# Glo Bob bobbers



## Pole Squeezer (Jun 21, 2008)

If anyone in this forum is looking for bobbers with the weighted pins inserted, here are 2 sites that sells in bulk. http://www.hookngun.com/cgi-bin/shop.pl/SID=1445900107.9982/page=product.html/product=35.
















http://shop.millerrodandgun.com/product.weighted-bobber-30-3074


----------



## c. j. stone (Sep 24, 2006)

Thanks for posting, I use those almost exclusively. I still have several of the originals in the small and large sizes. They used to be sold by the inventor who lived near Wft Lake. He sold them to local bait shops. They were referred to as "Heater" bobbers. Mogadore Bait sells them now but they are not quite the same(made in China) and the "quality" is Not good anymore, mostly the plugs have sharp "flash" edges and are now tapered slightly causing them to slip down on the line when casting-or constantly falling out completely! One fix is to scrap the mold flash off w/a knife before using, then wrap the line around the plug several times before inserting which gives a better grip. Those ARE great prices however-thanks again!


----------



## Pole Squeezer (Jun 21, 2008)

c. j. stone said:


> Thanks for posting, I use those almost exclusively. I still have several of the originals in the small and large sizes. They used to be sold by the inventor who lived near Wft Lake. He sold them to local bait shops. They were referred to as "Heater" bobbers. Mogadore Bait sells them now but they are not quite the same(made in China) and the "quality" is Not good anymore, mostly the plugs have sharp "flash" edges and are now tapered slightly causing them to slip down on the line when casting-or constantly falling out completely! One fix is to scrap the mold flash off w/a knife before using, then wrap the line around the plug several times before inserting which gives a better grip. Those ARE great prices however-thanks again!

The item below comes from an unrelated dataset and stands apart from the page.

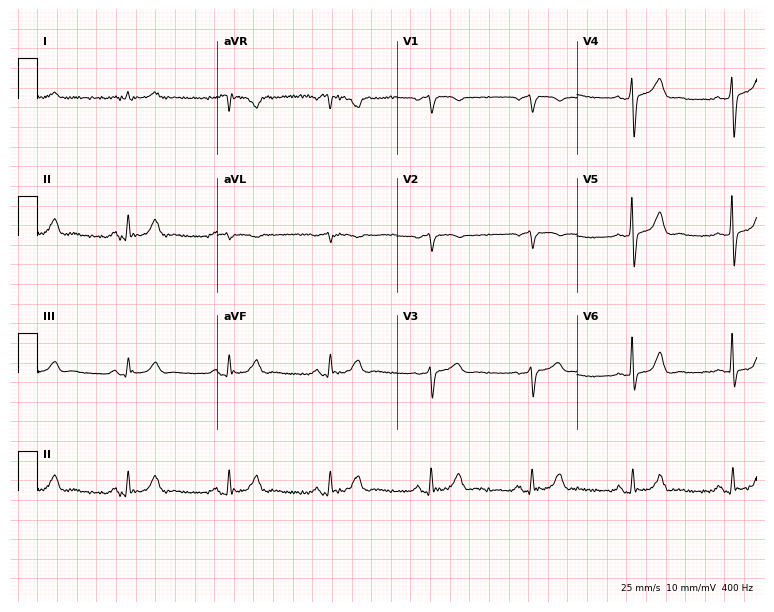
Resting 12-lead electrocardiogram. Patient: a 78-year-old male. None of these six findings is recorded: first-degree AV block, right bundle branch block, left bundle branch block, sinus bradycardia, atrial fibrillation, sinus tachycardia. Other findings, if any, are not listed.
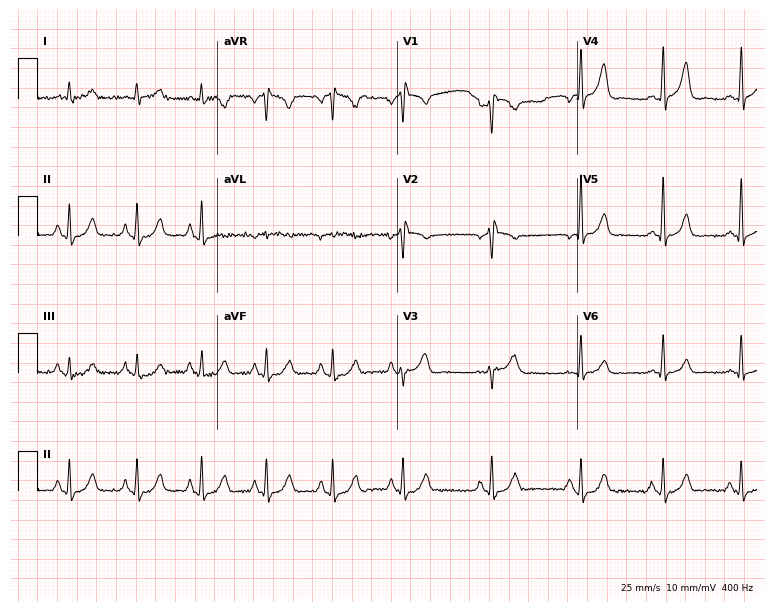
ECG (7.3-second recording at 400 Hz) — a 61-year-old male patient. Screened for six findings — first-degree AV block, right bundle branch block (RBBB), left bundle branch block (LBBB), sinus bradycardia, atrial fibrillation (AF), sinus tachycardia — none is recorded. Only these six findings were labelled.

You're right, the quality is not the same, the bobber itself seems to be slightly smaller than the original design, I notice too that a 1/16 oz jig will pull the smaller size bobber completely under water, seemed like the original bobbers handled the weight better. I also scrape the lead weight, and wrap my line around the lead shaft to keep if from sliding off when casting.....Still manageable after a little tweaking though...


----------